As you set resolutions for the new year, think about your financial picture. If you have an advisor that you work with, schedule a meeting with him just to check in and make sure your investments are still tracking your goals. If you don’t have an estate plan established, with a will and documents covering powers of attorney, you should do so. Maybe you have a resolution to be a better saver; see if you can set up some automatic withdrawal plans so that a portion of your paycheck goes into a savings account, or into a investment fund or an IRA, automatically.

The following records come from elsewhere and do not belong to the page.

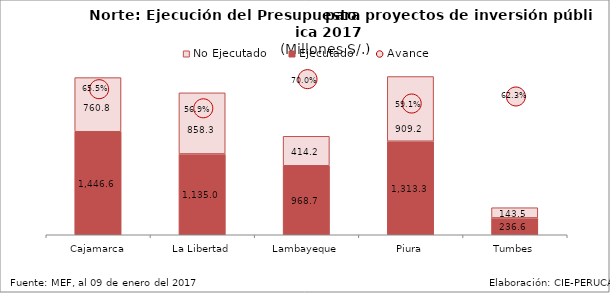
| Category | Ejecutado | No Ejecutado |
|---|---|---|
| Cajamarca | 1446.638 | 760.777 |
| La Libertad | 1134.999 | 858.289 |
| Lambayeque | 968.75 | 414.209 |
| Piura | 1313.286 | 909.247 |
| Tumbes | 236.577 | 143.453 |
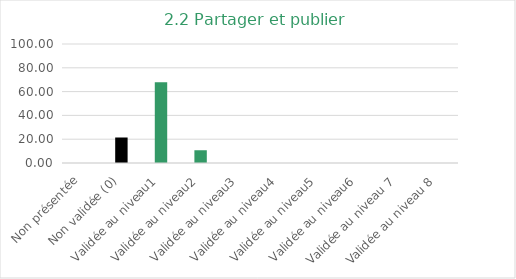
| Category | Series 0 |
|---|---|
| Non présentée | 0 |
| Non validée (0) | 21.429 |
| Validée au niveau1 | 67.857 |
| Validée au niveau2 | 10.714 |
| Validée au niveau3 | 0 |
| Validée au niveau4 | 0 |
| Validée au niveau5 | 0 |
| Validée au niveau6 | 0 |
| Validée au niveau 7 | 0 |
| Validée au niveau 8 | 0 |

It’s a great time to review levels of coverage, as well, for your life insurance policies—whether they are term life, variable life, or if you have several policies (as part of an employer’s benefit package and on your own, for example). Discuss with your advisor what your needs are, for your life insurance policy (an investment vehicle, to cover your spouse and/or children in the event of your passing, etc)—and be sure that together you agree that your children or spouse are covered at the appropriate level; an advisor can help you run scenarios on what college expenses or the like might be. Be sure that you are not “over-covered”—this is less common than being “under-covered”, but if you have too much life insurance, together you and your advisor may determine that your money could be better invested (tax wise and “potential for growth” wise) elsewhere.

And, it may be a wise time to ask your insurance provider if there is anything you can do to make your policy more cost-effective (changing deductibles, etc) for a homeowner’s or a health insurance policy.

The big picture: as you set resolutions and make a plan for goals for the year, don’t neglect your financial picture. A conversation with your advisor or some simple steps put in place now can have an impact on your entire year, so don’t delay!